L’offensive mercantile passe résolument à la vitesse supérieure. Notons que ce qui vient de se passer est en contradiction flagrante avec la circulaire n° 1026, qui précise que «  La distribution de colis, d’échantillons ou de dépliants publicitaires tombe bien sous le coup de cette interdiction. » (cf. supra). Le Ministère de l’Enseignement annonce qu’une commission de contrôle va bientôt voir le jour, probablement d’ici la fin de l’année [2]. Signalons enfin que le gouvernement fédéral semble avoir négligé de prévenir le cabinet de Marie Arena de son implication dans cette opération commerciale à destination d’écoles francophones. N’est-on pas en droit d’appeler cela un dysfonctionnement institutionnel ?

Nous, membres de l’Appel Pour une Ecole Démocratique, de Résistance à l’Agression Publicitaire et de l’asbl Respire, demandons à la ministre-présidente Arena :

- de rappeler à l’administration son devoir d’interdire ces pratiques et de sanctionner les directions qui les ont autorisées, en attendant la mise en place de la commission ;

- de pouvoir faire partie de celle-ci.
Nous en appelons aussi à la lucidité et à la résistance des parents, des enseignants et des élèves face à cette offensive d’inspiration néolibérale, qui est en passe de créer un dangereux précédent.


Voir la dépêche de l’agence Belga reprise dans Le Soir du 29 juin 2006.

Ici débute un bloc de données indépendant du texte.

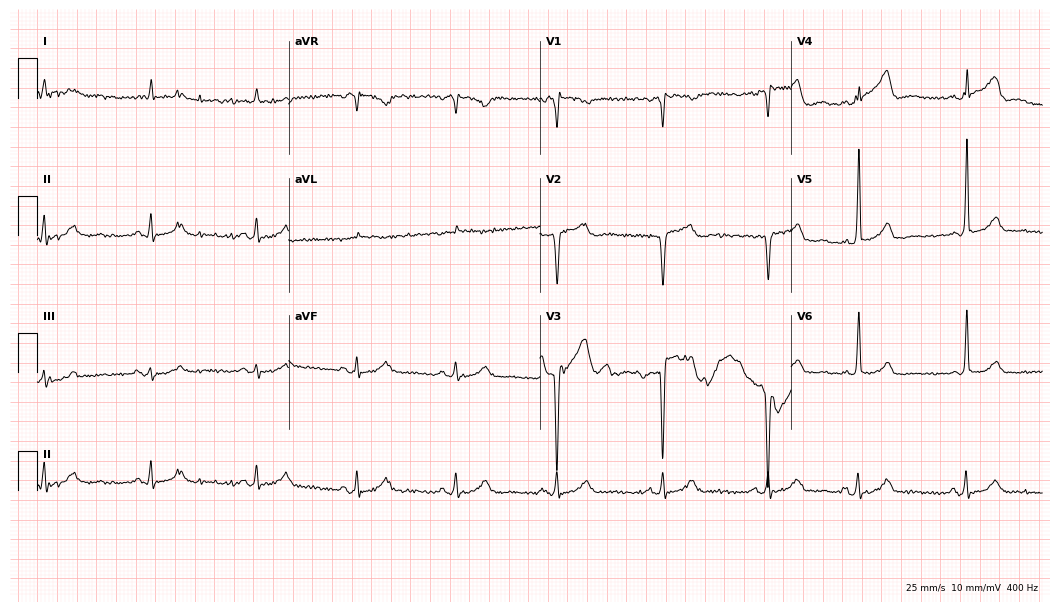
Standard 12-lead ECG recorded from a male, 65 years old (10.2-second recording at 400 Hz). Read as a normal ECG.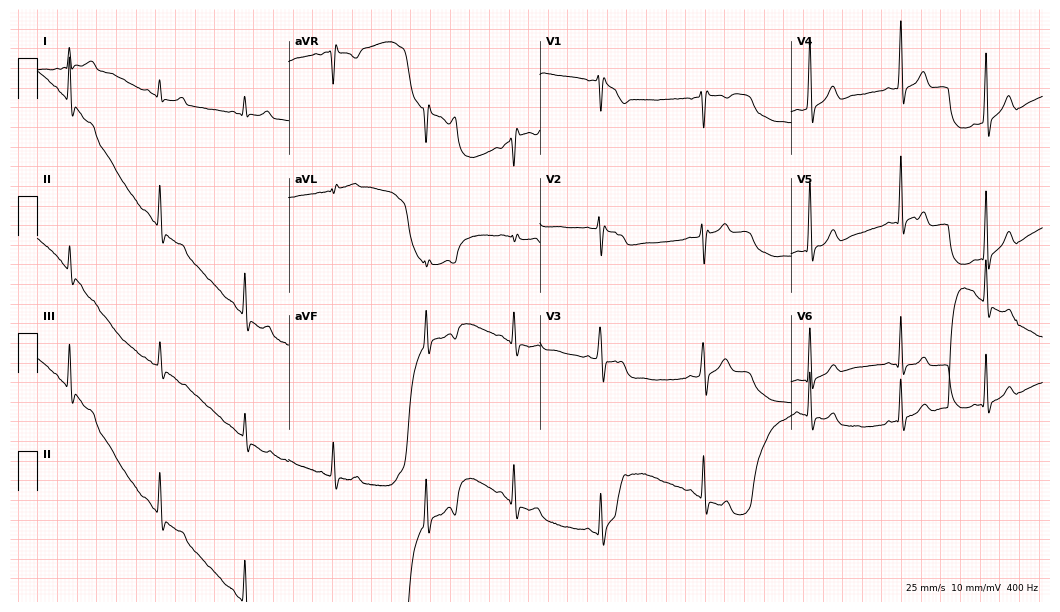
ECG — a 28-year-old male patient. Labelled as a normal ECG.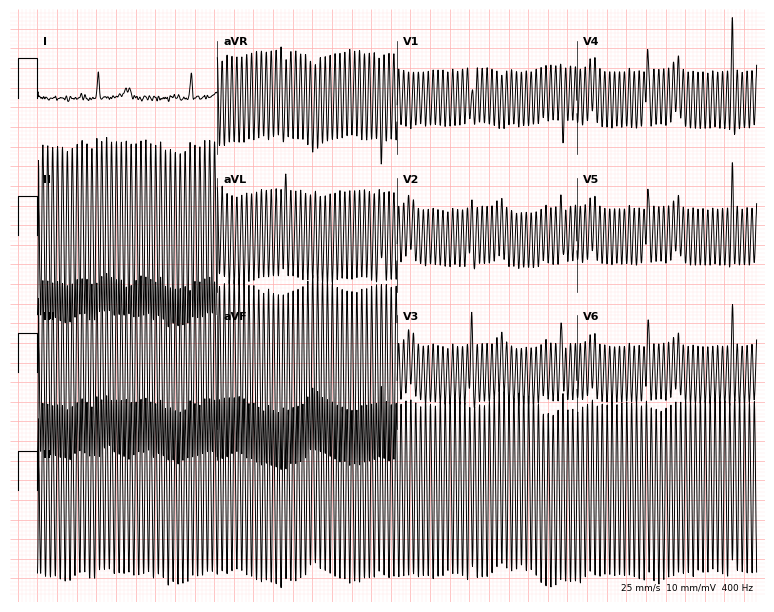
12-lead ECG from a woman, 74 years old (7.3-second recording at 400 Hz). No first-degree AV block, right bundle branch block, left bundle branch block, sinus bradycardia, atrial fibrillation or sinus tachycardia recorded for this tracing. Only these six findings were labelled.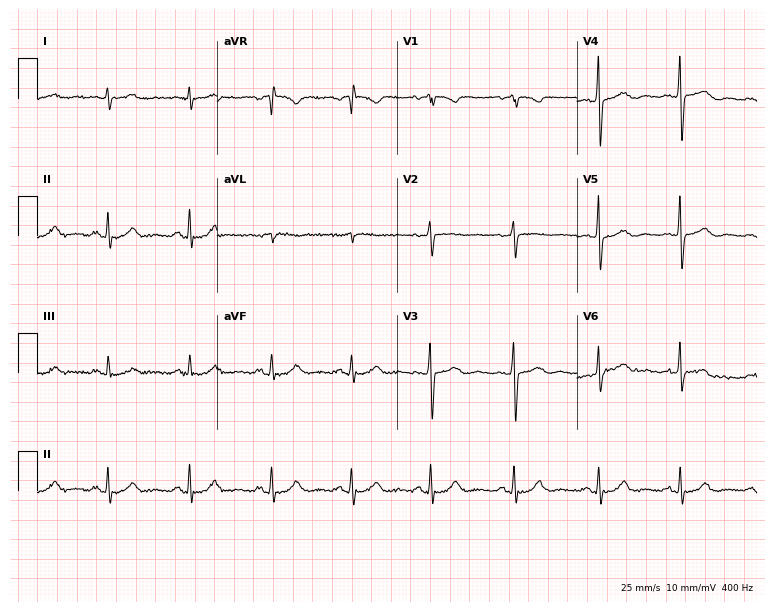
Standard 12-lead ECG recorded from a 60-year-old male patient. None of these six findings is recorded: first-degree AV block, right bundle branch block, left bundle branch block, sinus bradycardia, atrial fibrillation, sinus tachycardia.

Le Soir consacre également un article plus développé sur ce sujet dans son édition de ce jour.

Notes

[2l’article 42 du Pacte scolaire prévoit que : « il est créé auprès du Ministère de l’Education une commission qui a pour mission d’examiner les infractions aux dispositions de l’article 41 et de proposer les mesures ou sanctions à prendre ». Ses règles de fonctionnement ont été définies dans l’arrêté royal du 14 septembre 1987.